Sono però conosciute differenti cause che provochino un ritardo nella decomposizione, quali la mummificazione naturale, o la “saponificazione” dei cadaveri. Quest’ultima è particolarmente interessante, dovuta alla trasformazione dei grassi in una sostanza biancastra e più o meno compatta chiamata “adipocera“, un sapone di calcio insolubile; questo protegge il cadavere da ulteriore degradazione, rendendolo tuttavia ben diverso dalla credenza popolare di corpo “perfettamente conservato“. Sono poi noti ulteriori casi estremamente interessanti, quale ad esempio la conservazione in un orcio dei resti di un neonato della metà del XIX secolo. Trovato nel cimitero di una cittadina ungherese, il vaso di argilla conteneva in particolare la mano e l’avambraccio destro ancora dotati degli strati muscolari, completamente essiccati; nel pugno, infatti, era stata stretta una moneta di rame, dal blando potere antisettico, che – insieme a delle condizioni atmosferiche favorevoli interne al vaso – hanno permesso di preservare i tessuti.

IN BREVE

Il tempo di decomposizione di un cadavere è fortemente influenzato dalle condizioni ambientali e climatiche in cui si trova.
  • I conservanti alimentari non influiscono sulla velocità di decomposizione dei cadaveri. Il processo di degradazione è influenzato dalle condizioni climatiche (umidità, temperatura, composizione dell’aria) circostanti il corpo, che influiscono sulla proliferazione dei batteri coinvolti nella decomposizione.
  • La decomposizione di un cadavere umano, in condizioni normali e all’aria aperta, richiede un tempo relativamente limitato – da qualche mese a un anno – per disgregare interamente tutti i tessuti intorno alle ossa.
  • In particolari condizioni, i corpi dei defunti possono mummificarsi naturalmente – per esempio, per dessicazione, o per congelamento; è qust’ultimo il caso di Ötzi, sulla cui mummia – scoperta nel 1991 ma risalente a oltre 5 migliaia di anni fa – è nata persino la bufala di una maledizione.
  • La “saponificazione”, ovvero la formazione di adipocera nel cadavere, può prevenire la decomposizione dei cadaveri; anche in questo caso, le cause dipendono da condizioni ambientali – per esempio nel caso dei cadaveri rimasti a lungo sommersi in acqua, in condizioni specifiche.
  • In condizioni normali – secondo la formula enunciata dal medico legale Johann Ludwig Casper – lo stato di decadimento di un cadavere esposto all’aria per 1 settimana corrisponde a 2 settimane di un corpo in acqua e 8 di uno sottoterra[1].

LE ORIGINI

La credenza si è diffusa in più contesti successivi all’ampliamento dell’utilizzo alimentare di conservanti chimici, in particolare nella prima metà del secolo scorso – se voci dicono che fosse già nota ai tempi della guerra in Vietnam, il 7 maggio 1991 (come riporta Paolo Attivissimo in un articolo dedicato a questa credenza) la testata statunitense di notizie false “Weekly World News” pubblicò un rapporto sulla capacità dei conservanti chimici, accumulati nel corpo, di mantenere “freschi come margherite” i cadaveri all’obitorio.

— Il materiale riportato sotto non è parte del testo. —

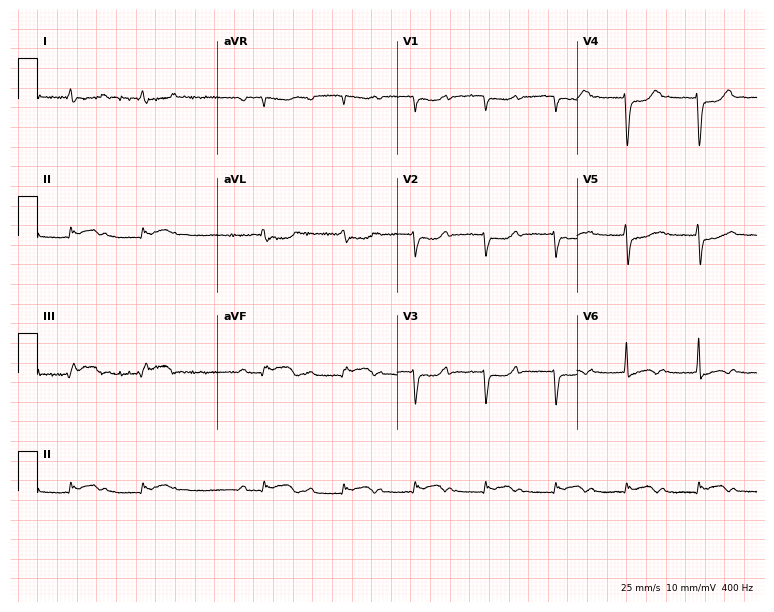
Standard 12-lead ECG recorded from a female, 54 years old (7.3-second recording at 400 Hz). None of these six findings is recorded: first-degree AV block, right bundle branch block (RBBB), left bundle branch block (LBBB), sinus bradycardia, atrial fibrillation (AF), sinus tachycardia. Only these six findings were labelled.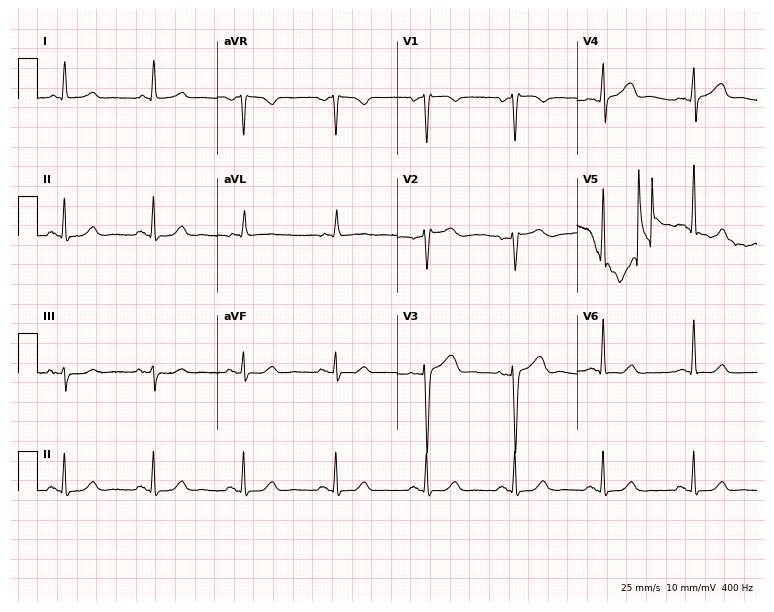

Si trattava, tuttavia, di un articolo completamente inventato, da una testata nota per articoli quali “scoperti i resti originali della mela dell’Eden”.

Il Prof. Rainer Horn

Più recentemente, nel 2003, il canale televisivo russo NTV diffuse la notizia citando in particolare il caso di uno specialista berlinese chiamato Werner Stolz che presentò, nel corso di una conferenza a Düsseldorf, 32 esempi di corpi riesumati in “perfette condizioni” dopo oltre 20 anni nella tomba. Il testo integrale venne tradotto in inglese 9 anni più tardi da un sito amatoriale, riportando tuttavia come fonte il “Daily Mail” (del quale tuttavia non è possibile rintracciare alcun riferimento online). Nel brano, comunque, non c’era alcuna menzione dei processi di mummificazione o saponificazione dei corpi, fenomeno ben conosciuto e nota causa di conservazione a lungo termine dei cadaveri. Un altro articolo correlato del 2003, questa volta sul Telegraph, faceva riferimento all’aumento considerevole del fenomeno dei corpi incorrotti nei cimiteri di Germania, Austria e Svizzera, al punto da scatenare un problema di sovraffollamento dei loculi. Lo specialista citato per studiare il caso, il Prof. Rainer Horn della Christian-Albrechts University di Kiel (di cui si trova menzione anche nell’originale di NTV) ha poi pubblicato nel 2017 uno studio risolutivo della questione del sovraffollamento; come riporta l’abstract:

la decomposizione dei resti umani tumulati nei cimiteri può essere ritardata dalla scarsa aerazione delle tombe, dovuta all’innalzamento delle acque di falda e dalla bassa permeabilità dell’area di inumazione per il ricambio di acqua e ossigeno”.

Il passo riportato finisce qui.